▶ SOURCE DATA:
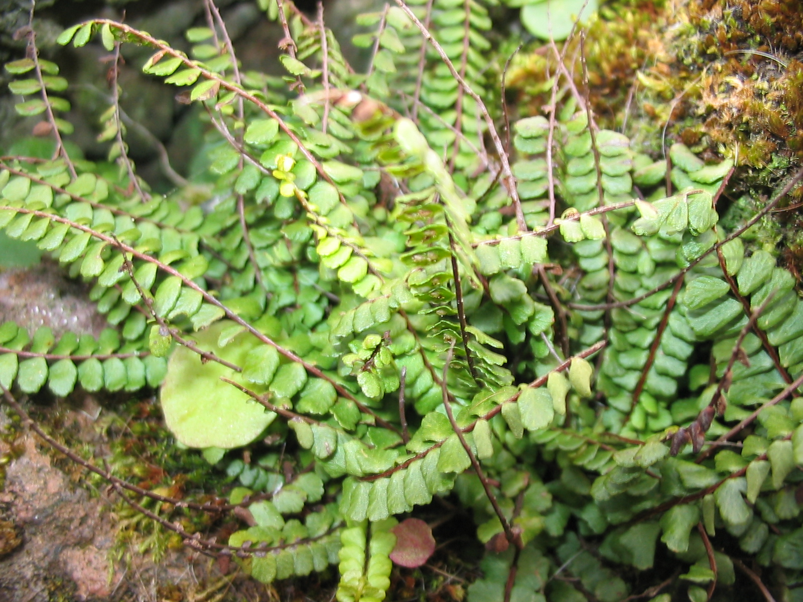 Azoreanischer Strichfarn (Asplenium azoricum) - Habitus
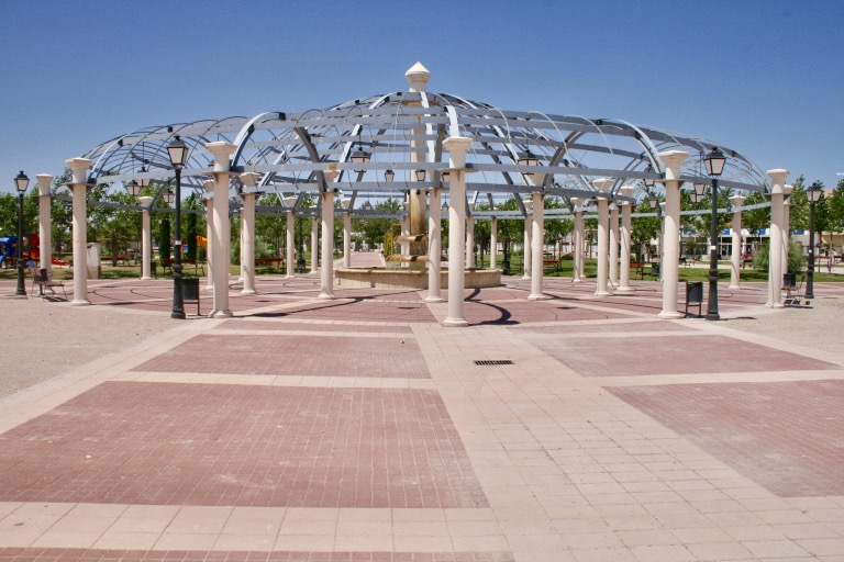 Zona central del Parque Ferial de Tarancón
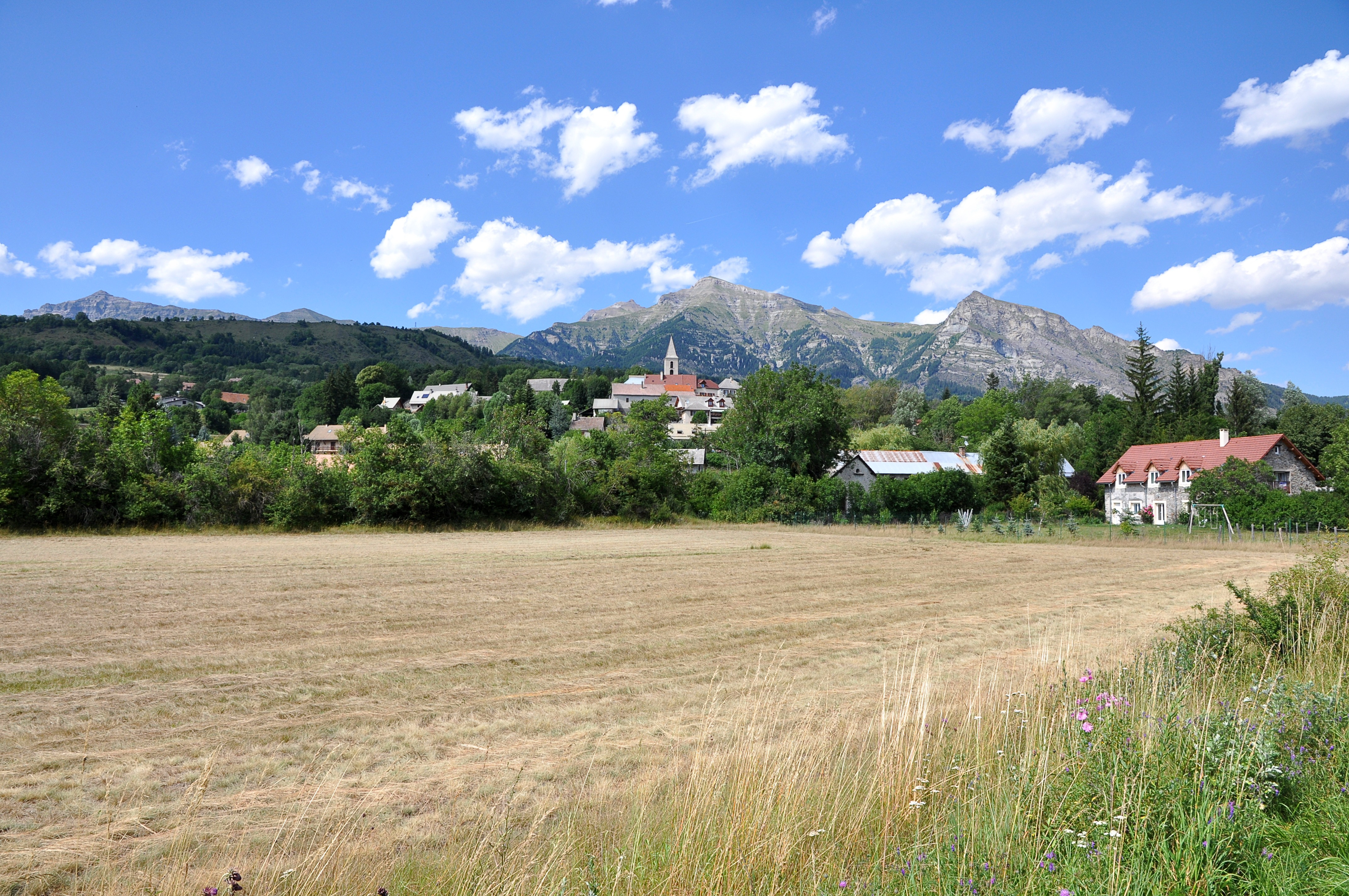 Au fond du champ le village de Chabottes

▶ BRIEF: Only the pictures are to be left out, and all of the data must otherwise be transcribed exactly.

▶ EXPECTED OUTPUT:
 Azoreanischer Strichfarn (Asplenium azoricum) - Habitus
 Zona central del Parque Ferial de Tarancón
 Au fond du champ le village de Chabottes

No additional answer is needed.